Stemming and Lemmatization: What Are They and How to Use Them in Data Analysis

In data analysis, it’s often useful to group similar words together. Different word inflections can have the same meaning, so it can be beneficial to treat them as the same word. For example, instead of handling the words “swimmer”, “swimming”, and “swim” individually, we can treat them as the same word, which is “swim”. To do this, we can use two approaches, stemming and lemmatization.

What Is Stemming?

Stemming is a crude attempt at generating the root word form. It commonly returns a word that is simply the first several characters of any word form. There are several different versions of stemming algorithms available, but the most commonly used ones are the Porter stemmer and the Snowball stemmer.

To perform stemming, you must import the PorterStemmer from the NLTK library. Here’s an example of how to do it:

from nltk.stem import PorterStemmer
stemmer = PorterStemmer()
test_word = "swimming"
word_stem = stemmer.stem(test_word)
print(word_stem)

The output of this code is “swim”.

What Is Lemmatization?

Lemmatization takes those inflected word forms and returns them to their base form, root or lemma. To achieve this, you need some context of the word to use, such as whether it is an adjective or a noun.

To perform lemmatization, you must import the WordNetLemmatizer from the NLTK library. Here’s an example of how to do it:

from nltk.stem import WordNetLemmatizer
lemmatizer = WordNetLemmatizer()
test_word = "swimming"
word_lemmatize = lemmatizer.lemmatize(test_word)
word_lemmatize_verb = lemmatizer.lemmatize(test_word, pos="v")
word_lemmatize_adj = lemmatizer.lemmatize(test_word, pos="a")
print(word_lemmatize, word_lemmatize_verb, word_lemmatize_adj)

The output of this code is “swimming swim swim”.

Differences Between Stemming and Lemmatization

There are several differences between lemmatization and stemming. For instance, stemming can work on words without knowing their context, so it has lower accuracy, but it is faster than lemmatization. In addition, word lemmatizing returns you a real word even in those cases when it is not the same word. It may be a synonym, but you get a real word. Therefore, if you care about the speed and not about accuracy, use stemming, but, if accuracy is more important to you, use lemmatization.
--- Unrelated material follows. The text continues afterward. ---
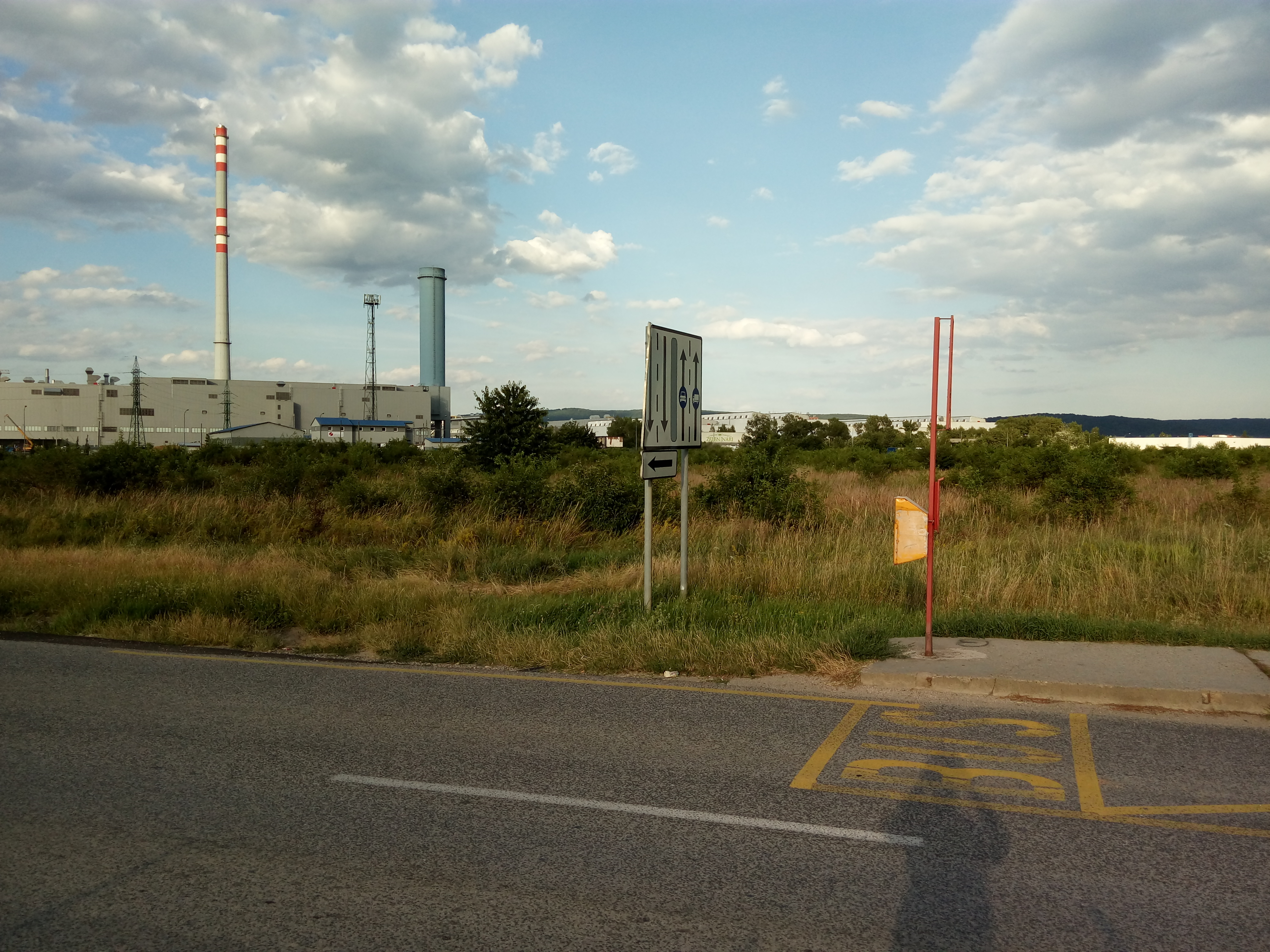 Opletalova, Devínska Nová Ves, Bratislava

Stemming Non-English Words

You can also stem non-English words using the NLTK stemmer. It can stem thirteen languages besides English, such as French, Spanish, and Portuguese.
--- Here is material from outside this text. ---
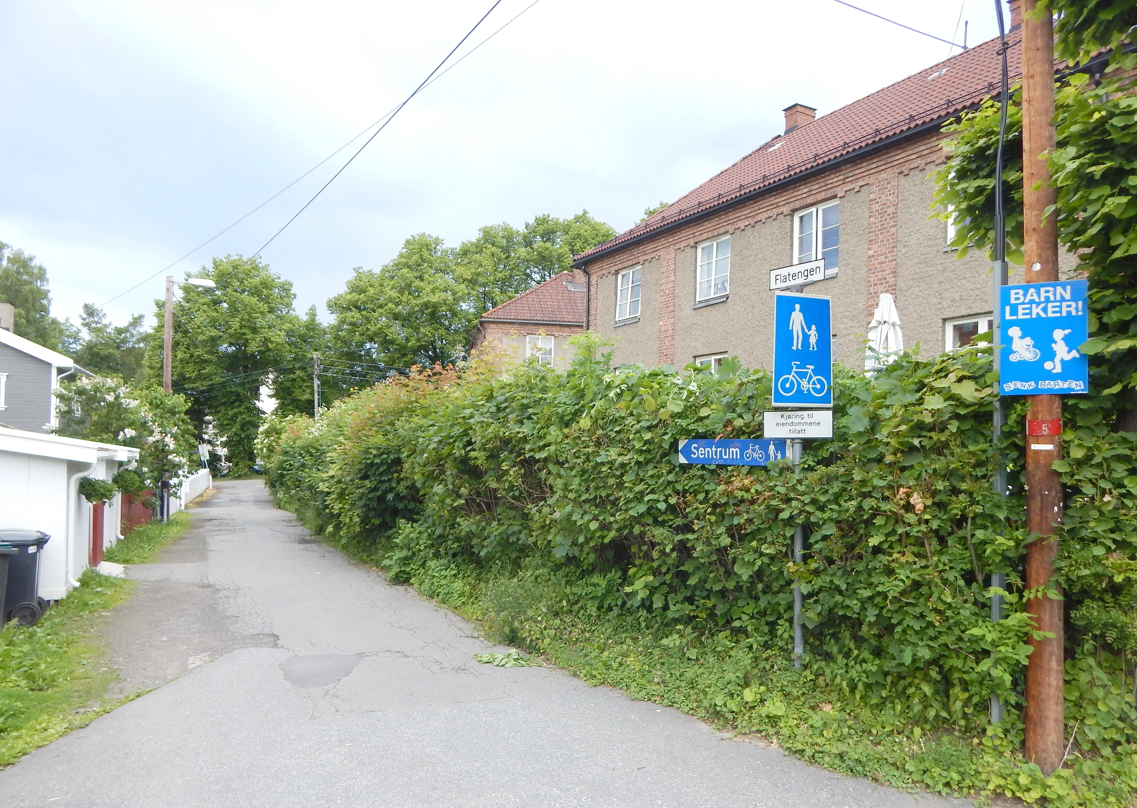 Flatengen

To use the NLTK stem function to classify some non-English words, you can use the following code:

from nltk.stem import SnowballStemmer
french_stemmer = SnowballStemmer(‘french’)
print(french_stemmer.stem(“French word”))

Getting Synonyms and Antonyms from WordNet

As you can perform lemmatization using WordNet, you can also use it for getting synonyms and antonyms. WordNet is a large database built for natural language processing, including brief definitions and collections of synonyms.

To get WordNet definitions, you can use the following code:

from nltk.corpus import wordnet
syn = wordnet.synsets(“pain”)
print(syn[0].definition())
print(syn[0].examples())

The output of this code is “a symptom of some physical disorder or hurt” and “the patient developed severe pain and distension”.

You can also use WordNet to obtain synonymous words by running the code as follows:

from nltk.corpus import wordnet
synonyms = []
for syn in wordnet.synsets(‘computer’):
for lemma in syn.lemmas():
synonyms.append(lemma.name())
print(synonyms)

The output of this code is “computer, computing machine, computing device, data processor, electronic computer, information processing system, calculator, reckoner, figurer, estimator, computer”.

In a similar manner, you can get some antonyms from WordNet by running the code as follows. However, before you add your words to the array, make sure you check their lemmas.

from nltk.corpus import wordnet
antonyms = []
for syn in wordnet.synsets(“big”):
for l in syn.lemmas():
if l.antonyms():
antonyms.append(l.antonyms()[0].name())
print(antonyms)

The output of this code is “small, little, tiny”.

Conclusion

Stemming and lemmatization are two approaches to treating similar words as the same word. Stemming is a less thorough approach that is faster but has lower accuracy. Lemmatization is a more thorough approach that is slower but has higher accuracy. You can also use the NLTK stemmer and WordNet to stem non-English words and to find synonyms and antonyms.